The IRS has now fired its first salvo in the SALT workaround controversy. Notice 2018-54 announces the IRS’s intention to propose regulations to deal with some types of SALT workarounds.
In one sense this notice gives us little information about exactly what can and cannot pass muster when taxpayers make charitable contributions that reduce their state income taxes in an effort to shift from a nondeductible expense (state and local taxes in excess of $10,000) to fully deductible items (charitable contributions). But it does indicate that the IRS does not plan to sit by quietly and not issue guidance in this area.
The tone of the notice makes it clear we should expect the IRS to determine certain arrangements will not achieve their desired goals. As Section 2 of the Notice states:
Despite these state efforts to circumvent the new statutory limitation on state and local tax deductions, taxpayers should be mindful that federal law controls the proper characterization of payments for federal income tax purposes.
Section 3 outlines the guidance the IRS plans to release:
The Treasury Department and the IRS intend to propose regulations addressing the federal income tax treatment of transfers to funds controlled by state and local governments (or other state-specified transferees) that the transferor can treat in whole or in part as satisfying state and local tax obligations. The proposed regulations will make clear that the requirements of the Internal Revenue Code, informed by substance-over-form principles, govern the federal income tax treatment of such transfers. The proposed regulations will assist taxpayers in understanding the relationship between the federal charitable contribution deduction and the new statutory limitation on the deduction for state and local tax payments.

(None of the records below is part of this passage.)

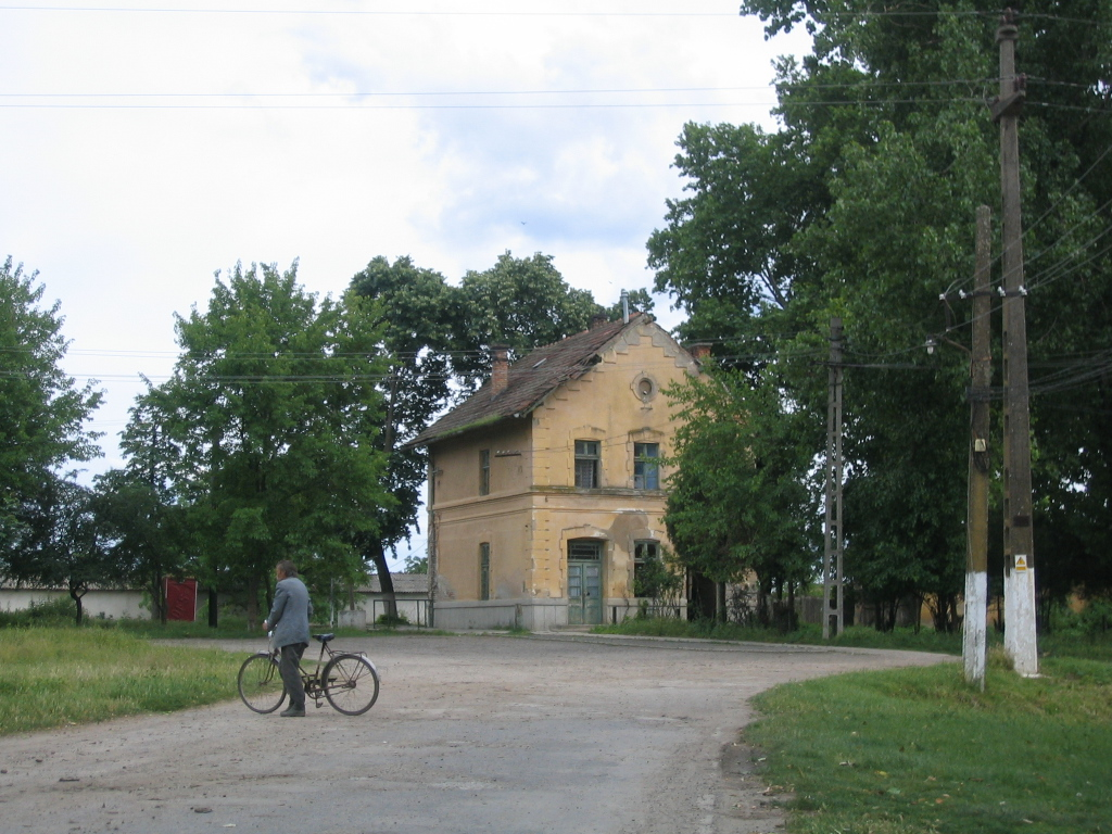 Gara din Teremia Mare, județul Timiș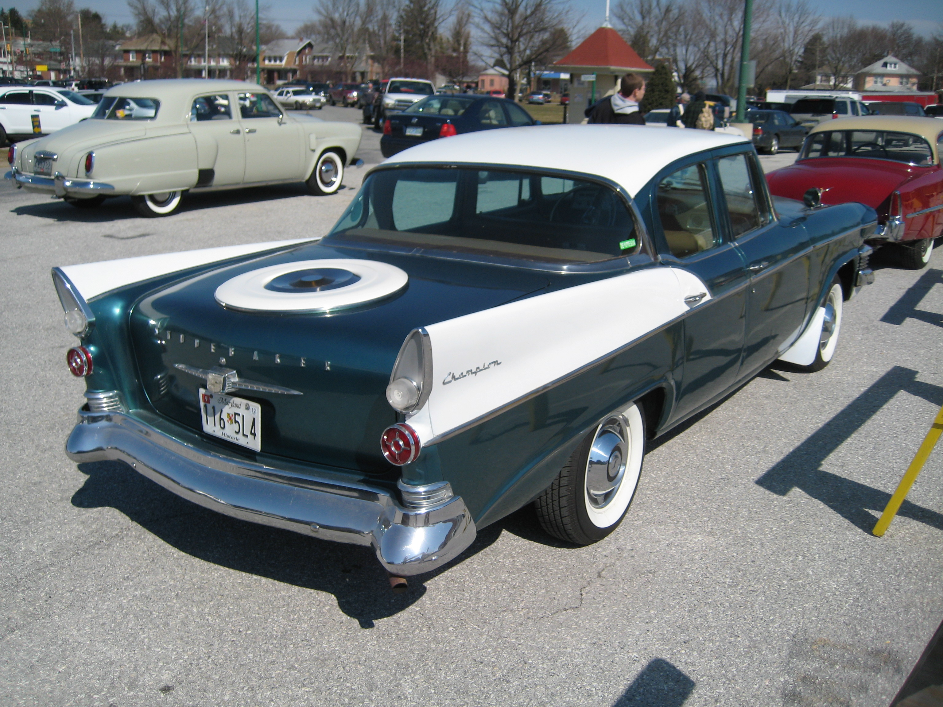 1958 Studebaker Champion 4-door sedan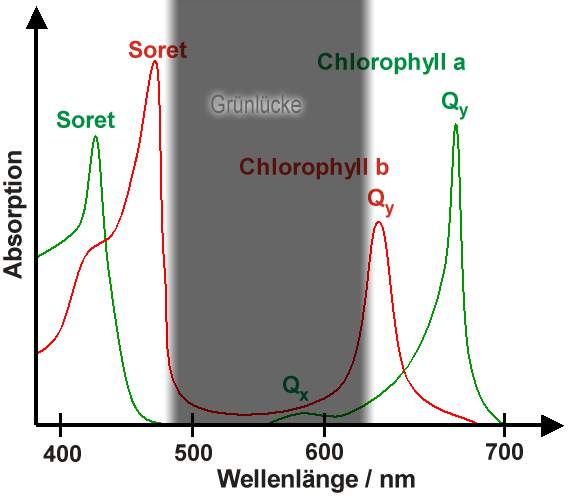 Zeigt den Wellenlängenbereich der Grünlücke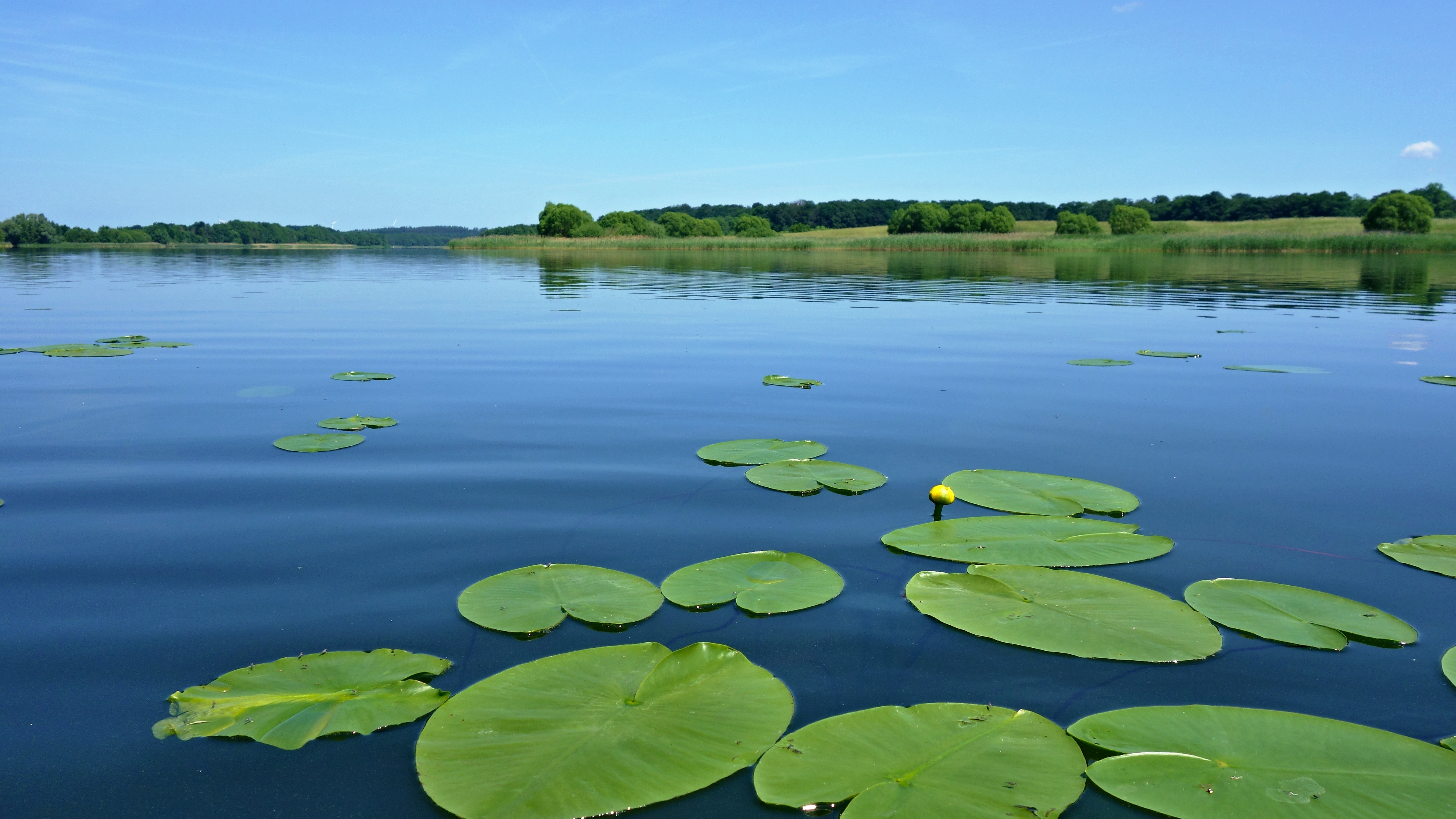 Blick über den See von Süden am Ortsausgang Hohen Sprenz. Teil des Landschaftsschutzgebiets "Dolgener und Hohen Sprenzer See" (L 28a)

The notice does not give any information on the likely timing of the release of such proposed regulations, let alone whether they will be issued in a form taxpayers may rely upon.
Most likely the ultimate decision on what does or does not work will be finally determined in litigation that will arise as taxpayers who give to programs that are deemed not charitable contributions under such regulations (very conceivably with help from the state governments in question) challenge the regulations.
But since most clients would prefer not to find themselves parts of cases discussed in this forum, it seems likely that many clients will want to await this guidance before committing to any such transfer from income taxes to charitable contribution program—and most will likely shy away from a program that is clearly on the wrong side of the eventual regulations.
A related concern may impact taxpayers in states other than those have adopted SALT workarounds. About two-thirds of states have at least one (if not more) tax credits that give 100% or a close to 100% credit against state taxes for various charitable contributions. Advisers in those states will want to pay close attention to how these regulations define “other state-specified transferees” in this context. It is at least conceivable that this guidance might rope in some pre-existing programs depending on how that definition is structured.
For now all advisers can do is advise clients about the risks, especially of donating to the charitable funds established following the passage of the Tax Cuts and Jobs Act that were clearly enacted to work around the $10,000 state and local tax limitation.